Flashbacks, low self-esteem, bad childhoods: they're all on the long list of reasons women like Martin's wife and, I imagine, Drummond use to explain away the wickedness of men they say they love; men who have murdered or maimed women they have professed to love - or still love. As if love has anything to do with it. Mostly though, the women mean, "He didn't know me then. I would have saved him."

Denial, wilful blindness, thrill-seeking - call it what you will. Dream lovers rarely acknowledge their man's crime; it was before their time and therefore not part of their reality. The man transmogrified by love is the man who matters; the one now enrolled in anger-management classes, group therapy and Bible study. Reborn, thanks to the love of a good woman.

"He was a real animal until he met me," a 40-something lawyer told me of her 25-year-old real animal husband. That was before he got out of prison, beat her violently, stole her money and - fortunately, I say - left her for a much younger woman.

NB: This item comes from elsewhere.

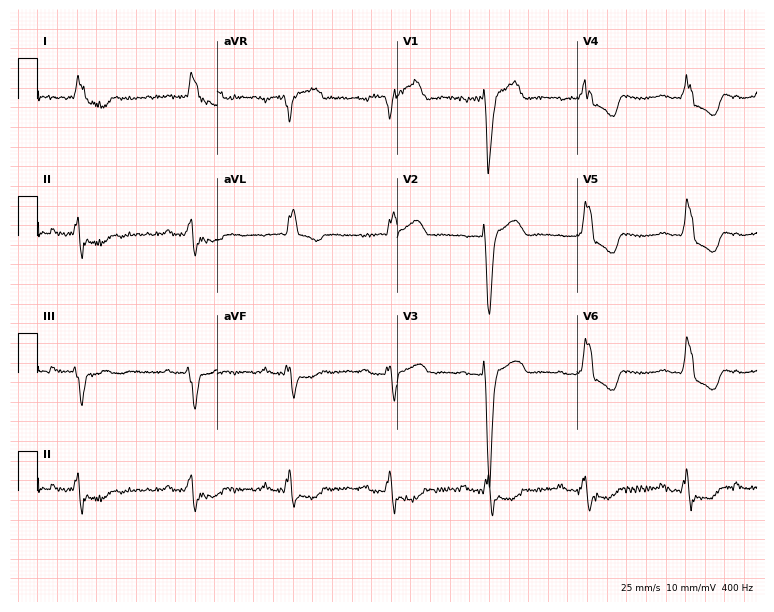
Electrocardiogram (7.3-second recording at 400 Hz), a woman, 83 years old. Interpretation includes left bundle branch block (LBBB).
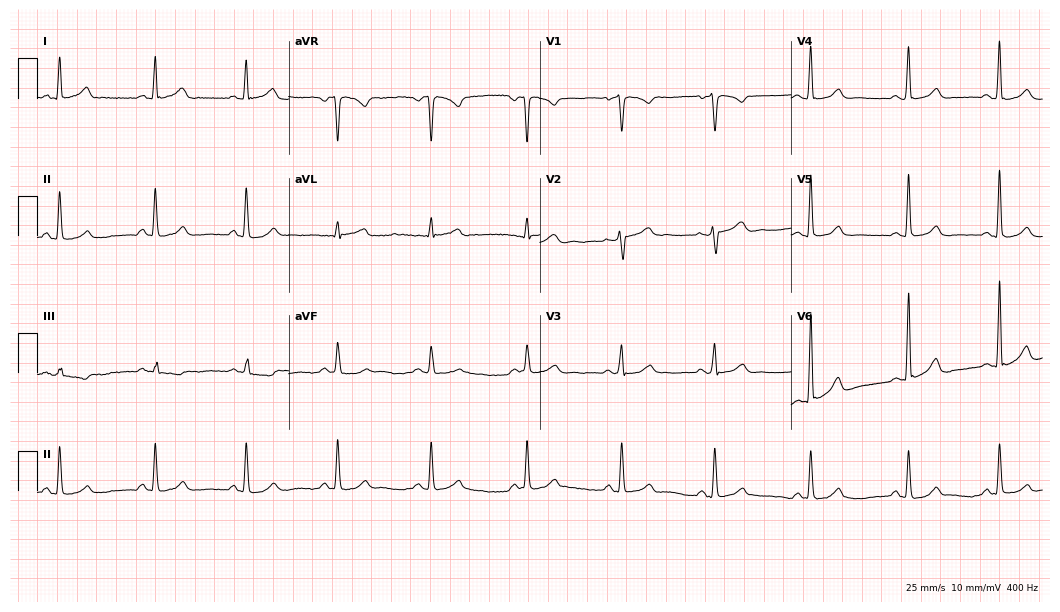
Standard 12-lead ECG recorded from a 41-year-old female patient. Read as a normal ECG.

Curiously, they'd met when she said she "stumbled across him" while visiting another client in prison. This highly cultured woman with three degrees expected me to believe her when she said her young man (jailed for slashing the throat of a prostitute) was the most exciting man she'd ever met.

That was why she risked all on return to her chambers that day, telephoned the prison with a lie that he was her client, and made an appointment for a professional visit. Those were the days of a more lenient approach to lawyer-prisoner relationships. When they got together, she told me, they had "the most wonderful sex".

"Don't get me wrong," she said. "Even though we didn't really know each other, we did. It wasn't cheap."

Indeed not. Not for the prison authorities at least. Once they woke to the game, they installed glass windows into the formerly opaque interview-room walls. Such is her legacy.

If only it were as easy as opening windows to protect these women from themselves and evil men.

Jacquelynne Willcox Bailey is the author of Dream Lovers: women who marry men behind bars (Wakefield Press, 1997).